What Fruit Is Left Hanging For iOS In Education?

Let me just preface this article with the fact that Apple is doing some extremely innovative things when it comes to education right now. The Device Enrollment Program and Managed Distribution are incredible advancements when you look at what it takes to scale iOS for very large deployments. Fraser and I have been discussing the planning behind deploying iOS on our podcast and these tools are certainly important. The purpose of this article is to look at what's left for Apple to do given the current state of iOS software and hardware.

In-App Purchases
IAP can be an awesome business model when used correctly. I've harped on it from time to time, but the worst offenders are really games with a lot of consumables. There are very legitimate uses of IAP that make sense from both a developer and customer standpoint, but it's not usable in education deployments. When my art teacher saw Paper by FiftyThree, she immediately wanted it. The problem is that it's a free app and you can unlock needed extras by using IAP. If you are using either Managed Distribution or redeemable spreadsheets from the VPP store, there is simply no way to deploy these upgrades using MDM or Apple Configurator. I've e-mailed a couple of developers asking them to release paid versions of their apps as education editions, but haven't had much luck. It certainly wouldn't work with Apple's Garageband app either.

Book Re-Distribution
I've talked about this at length over the years, but nothing has changed. While it's possible to purchase and deploy them in mass, it is not possible to re-distribute them to a class the following year. When a book is pushed to a device, it becomes locked to that Apple ID with no way to pull it back. This is not Apple's decision, but it's a publisher one. The E-Book market is somewhat workable for schools that require students to bring their own books. For schools that provide books to the students, it is just not feasable from a cost perspective.
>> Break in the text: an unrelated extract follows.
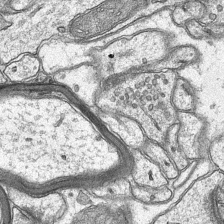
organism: Mouse
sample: CA1 Hippocampus

Even if the books were $14.99, they would quickly be more expensive than the physical books when you factor in how many years we use them before replacing.

Default Storage Size
I am going to be highly dissapointed if 16 GB devices live another year. 16 GB has been the stock size for a few years now and it is time to move to 32GB. iBooks Author books and retina apps are not getting smaller and students really start to feel this crunch as the school year goes on. You can quickly fill up a 16 GB device with a few 1 GB iBooks Author books and 6-7 decent sized apps.

Hardware Durability
John Siracusa probably said it best on a past episode of ATP when he said that iOS devices need to be like our car keys. Your car keys can take A LOT of damage before anything happens to them. The iPhone 6 is rumored to be using a sapphire screen. It's already being used on the touch sensor on the 5s and on the camera lens. If you could somehow use a base of gorilla glass (durable against shattering) and a coating of sapphire (protects against scratches), then you might be on the path to devices that can be dropped without much concern.

Stylus API
Yes, I know what Steve Jobs said about a stylus. Personally, I don't use one. There are lots of legitimate uses for them in education, though. Math teachers need one with a fine tip for grading, while art teachers love them for creation. I have actually considered purchasing the Evernote optimized stylus for use with Penultimate. I've also heard great things about the Pencil Stylus that FiftyThree created for Paper. As the platform continues to mature, we will certainly see more situations where a sylus does make sense. The problem with all the ones on the market currently (that interact with software) are that they are connected via bluetooth and tied to specific apps. Lets say that you love Penultimate AND Paper. Do you carry 2 styluses in your bag and un-pair and re-pair them as you swap apps? Apple could create an API that developers could use to optimize their apps for styluses and hopefully negate the need for multiple ones.

iCloud E-mail For Schools
While Mac OS X server does provide an e-mail server, most schools are trying to get out of the email server hosting business. Google Apps for Education is extremely popular. It's free and it just works. Is Apple letting their customers keep a foothold into a competitors camp by not offering a similar product (hosted e-mail, contacts, calendar)? Businesses are always looking to make their devices more sticky . Lets fast forward to 2016 and imagine that Android has really matured from a education perspective. If you are a Google Apps school, moving to Android is a lot easier. Apple could create a version of iCloud that would let schools use their own domains with Apple's e-mail, contacts and calendar syncing service. This could also serve to help "on-board" students with Apple IDs if they don't already have one.

App Interaction
While this certainly doesn't just impact schools, the in-ability for apps to talk to each others file system is a problem that grows year by year. An example of this is if you have a PDF in Evernote and you wanted to edit it in PDF Expert. You have to copy it from Evernote into PDF Expert and then copy it back once you are finished. You are then left with the edited PDF and also the un-edited one in Evernote (along with another copy of the edited one in PDF Expert). From a workflow and training perspective, this gets confusing for teachers and students alike.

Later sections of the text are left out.